Então, venho à tribuna chamar a atenção mais uma vez para esse assunto: que o Governo Federal, que é o responsável, conclua imediatamente as obras do aeroporto de Goiânia, uma das principais capitais de nosso País. Nosso Estado colabora, e muito, para o desenvolvimento do Brasil. E os passageiros que lá embarcam têm os mesmos direitos daqueles que utilizam outros aeroportos. No entanto, o Governo do Presidente Lula não tem tido respeito com aqueles que utilizam o terminal do aeroporto de Goiânia.
Outro tema que me traz aqui, já abordado por outros colegas, é o pacote para moradias lançado pelo Presidente Lula com muita pompa. Sabemos perfeitamente que os grandes centros, a exemplo da Capital Federal, já não suportam a quantidade de pessoas que vêm para ficar. Esse pacote vai incentivar a população a deixar o interior do Brasil, quando deveria fazer o inverso, evitando inchar ainda mais os grandes centros brasileiros.
Governadores e Prefeitos de capitais não suportam mais as demandas com relação à saúde, à educação e à infraestrutura. Esse pacote, da maneira que apresentaram, vai incentivar aqueles que estão no interior do Brasil a irem para os grandes centros, inchando ainda mais as regiões metropolitanas. Isso ocorre quase que unanimemente, nos grandes centros brasileiros, de norte a sul, de leste a oeste.
Então o Governo Federal, que lançou esse pacote, deveria ter dado a oportunidade para que fizéssemos o inverso: que as pessoas que estão sem oportunidade, vivendo da miséria e da violência nos grandes centros, pudessem voltar ao interior do Brasil.

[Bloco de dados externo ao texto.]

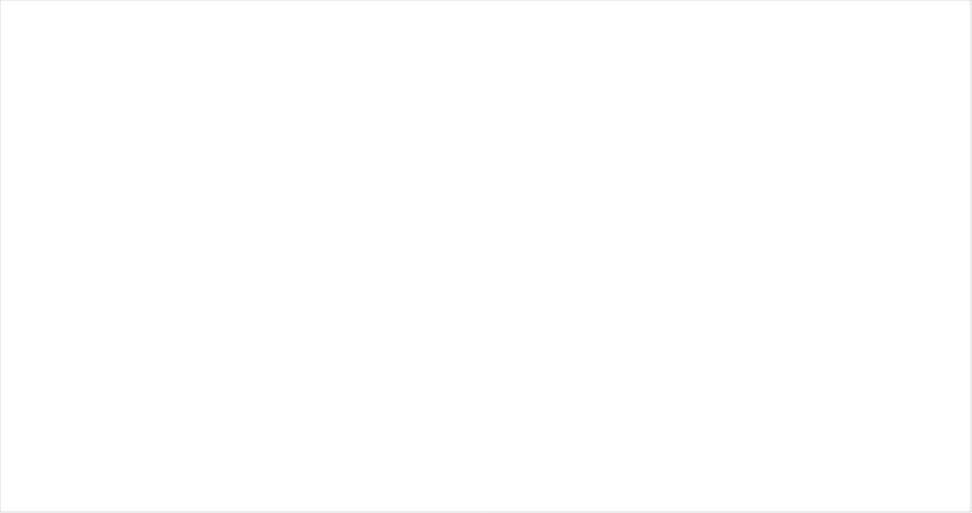
| Category | Lichte adviestoevoegingen | Mediation toevoegingen | Reguliere toevoegingen |
|---|---|---|---|
| 2008 | 15294 | 5524 | 401712 |
| 2009 | 13792 | 6866 | 414935 |
| 2010 | 9884 | 7330 | 412756 |
| 2011 | 8311 | 7341 | 398355 |
| 2012 | 10578 | 8501 | 430614 |
| 2013 | 9990 | 10386 | 432745 |
| 2014 | 10190 | 13425 | 420833 |
| 2015 | 9603 | 15253 | 409957 |
| 2016 | 9054 | 17209 | 419442 |
| 2017 | 8529 | 17295 | 389794 |
| 2018 | 8351 | 17215 | 381597 |
| 2019 | 8390 | 16580 | 376660 |
| 2020 | 7866 | 14417 | 352325 |
| 2021 | 7245 | 12531 | 328039 |
| 2022 | 10623 | 13096 | 348021 |
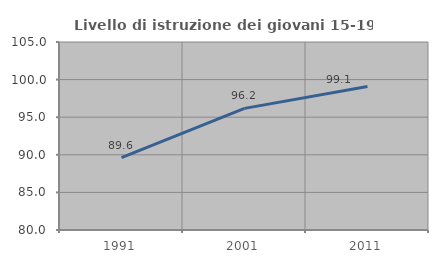
| Category | Livello di istruzione dei giovani 15-19 anni |
|---|---|
| 1991.0 | 89.623 |
| 2001.0 | 96.173 |
| 2011.0 | 99.078 |

Sou Deputado do interior, a exemplo de V.Exa., Sr. Presidente, portanto, sabemos dessa realidade. No entanto, no pacote apresentado, cidades com menos de 100 mil habitantes não vão ter oportunidade de construir moradias. O assunto preocupa-nos muito, porque sabemos que, nos grandes centros, o custo desses conjuntos habitacionais será muito maior. Isso é claro, porque a infraestrutura a ser implantada em um grande centro é muito maior do aquela de uma pequena cidade.
Mas essa discussão virá para a Câmara e para o Senado. Então, será uma boa oportunidade de colaborarmos, independentemente de sermos Oposição ou Situação. Assim, poderemos dar um rumo a essa questão do programaapresentado pelo Presidente com seus Ministros, sobre a moradia de que o Brasil precisa. Sabemos que a demanda é muito maior, mas, por etapas, vamos resolvendo.
Agora, o Governo Federal não pode incentivar mais pessoas a ficarem desassistidas, sem moradia, nos rincões brasileiros e a virem para os grandes centros, aumentando os índices de violência e as demandas que as autoridades responsáveis pelas regiões metropolitanas têm de atender.
Sr. Presidente, Sras. e Srs. Deputados, muito obrigado.